IMG_0539Alfredo crede di essere stato sfortunato nella vita <<ho sofferto tanto e il mio viso parla di questo dolore. Sono stato abbandonato anche da mia moglie e da mio figlio di cinque anni>>. In certi momenti l’unica ancora di salvezza è stata la sua fede. Il giostraio del tappeto volante crede in Dio e confida in lui da quando approdò in Lazio in una comunità cristiana (presente anche a Vigevano) dedicata ad ex drogati e alcolisti. Lo slogan era: no droga, no alcool, leggi la Bibbia. <<grazie a Dio sono riuscito a tirarmi fuori da certe schifezze. Una seconda ricaduta ce l’ho avuta dopo essere stato lasciato da moglie e figlio. Ci sono ricascato ma ora sono pulito>>.
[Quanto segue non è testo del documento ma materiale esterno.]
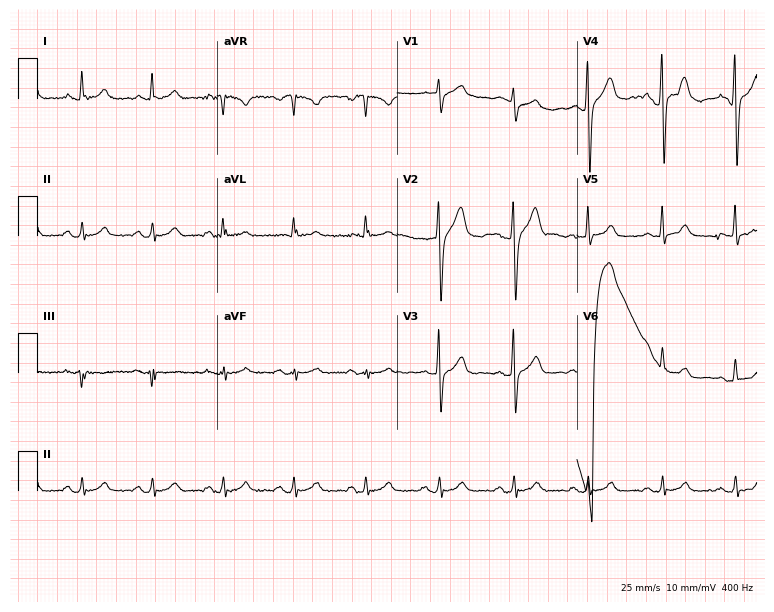
12-lead ECG from a man, 39 years old (7.3-second recording at 400 Hz). Recorded interpretation: within normal limits.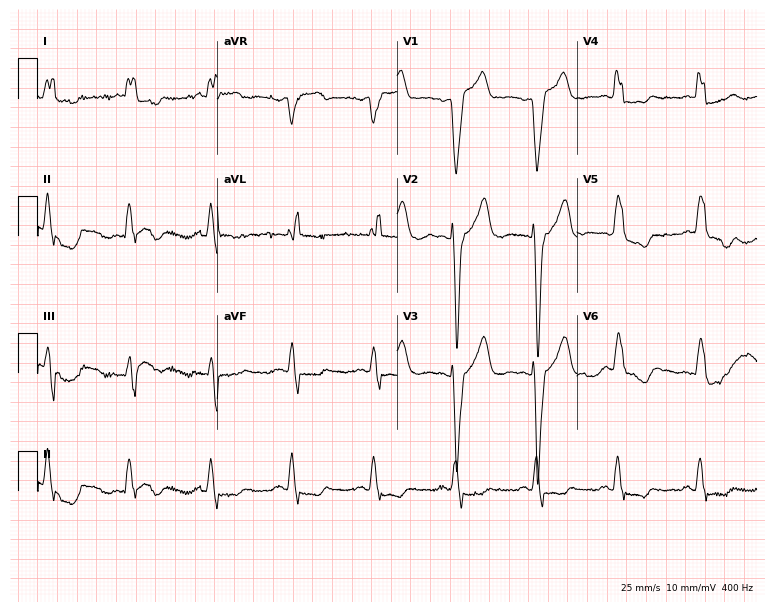
12-lead ECG from a female, 81 years old. Findings include left bundle branch block.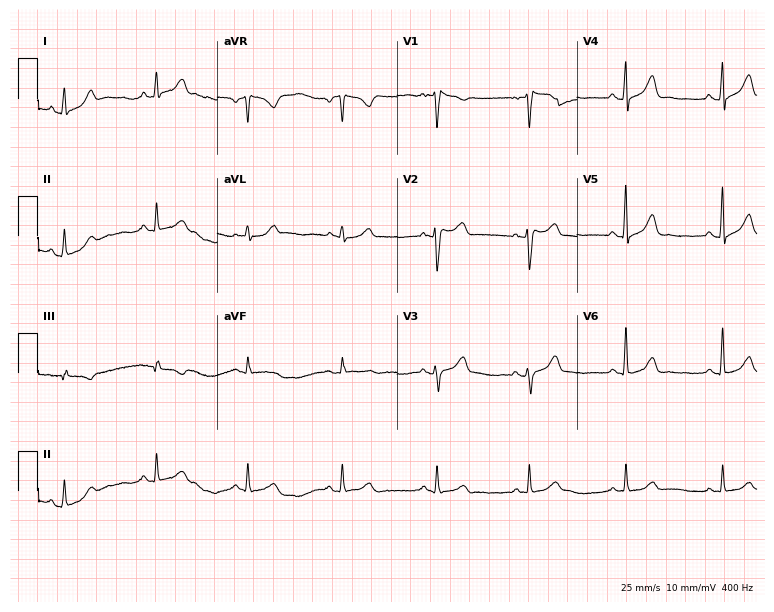
Electrocardiogram (7.3-second recording at 400 Hz), a male, 62 years old. Of the six screened findings (first-degree AV block, right bundle branch block (RBBB), left bundle branch block (LBBB), sinus bradycardia, atrial fibrillation (AF), sinus tachycardia), none is recorded.

Lo stipendio di Alfredo per ora non è molto cospicuo proprio perché ancora in prova: 10 euro al giorno compreso vitto e alloggio. Certamente più considerevole quello di Mario, 26 anni, 170 euro a settimana alloggio compreso. Le origini di Mario sono rumene. Si trova in Italia da due anni e mi domanda se ho mai dormito fuori casa (sotto un ponte) perché costretta<<La vita è pesante, la vita non è facile. Pensaci. Rifletti anche sul figlio di Berlusconi, se dovesse un giorno svegliarsi senza più nulla e senza famiglia secondo te cosa farebbe?>>.

Mario è un po’ scontento del suo stipendio ma tutto sommato la sua vita nomade gli piace <<pulisco sempre e quando piove è un disastro. Mi tocca rifare lo stesso lavoro tante e più volte al giorno. Poi qui a Varese non siamo piazzati su asfalto ma su ghiaia, molto più impegnativa>>.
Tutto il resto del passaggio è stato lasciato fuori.